Transcribe every entry word for word, but drop the pictures.

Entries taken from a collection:
※

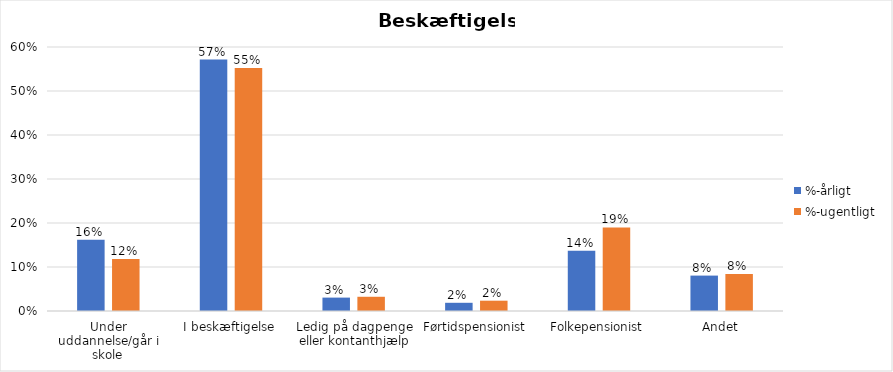
| Category | %-årligt | %-ugentligt |
|---|---|---|
| Under uddannelse/går i skole | 0.162 | 0.118 |
| I beskæftigelse | 0.571 | 0.552 |
| Ledig på dagpenge eller kontanthjælp | 0.03 | 0.032 |
| Førtidspensionist | 0.019 | 0.023 |
| Folkepensionist | 0.137 | 0.19 |
| Andet | 0.08 | 0.084 |
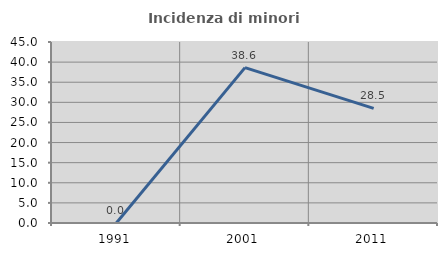
| Category | Incidenza di minori stranieri |
|---|---|
| 1991.0 | 0 |
| 2001.0 | 38.636 |
| 2011.0 | 28.485 |
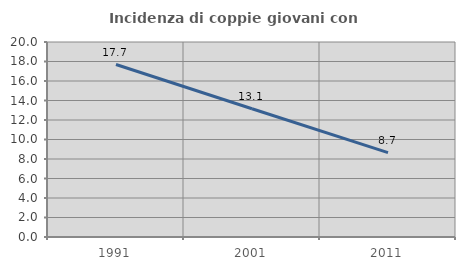
| Category | Incidenza di coppie giovani con figli |
|---|---|
| 1991.0 | 17.689 |
| 2001.0 | 13.15 |
| 2011.0 | 8.655 |

※

EXERCISE OUTPUT:
| Category | %-årligt | %-ugentligt |
|---|---|---|
| Under uddannelse/går i skole | 0.162 | 0.118 |
| I beskæftigelse | 0.571 | 0.552 |
| Ledig på dagpenge eller kontanthjælp | 0.03 | 0.032 |
| Førtidspensionist | 0.019 | 0.023 |
| Folkepensionist | 0.137 | 0.19 |
| Andet | 0.08 | 0.084 |
| Category | Incidenza di minori stranieri |
|---|---|
| 1991.0 | 0 |
| 2001.0 | 38.636 |
| 2011.0 | 28.485 |
| Category | Incidenza di coppie giovani con figli |
|---|---|
| 1991.0 | 17.689 |
| 2001.0 | 13.15 |
| 2011.0 | 8.655 |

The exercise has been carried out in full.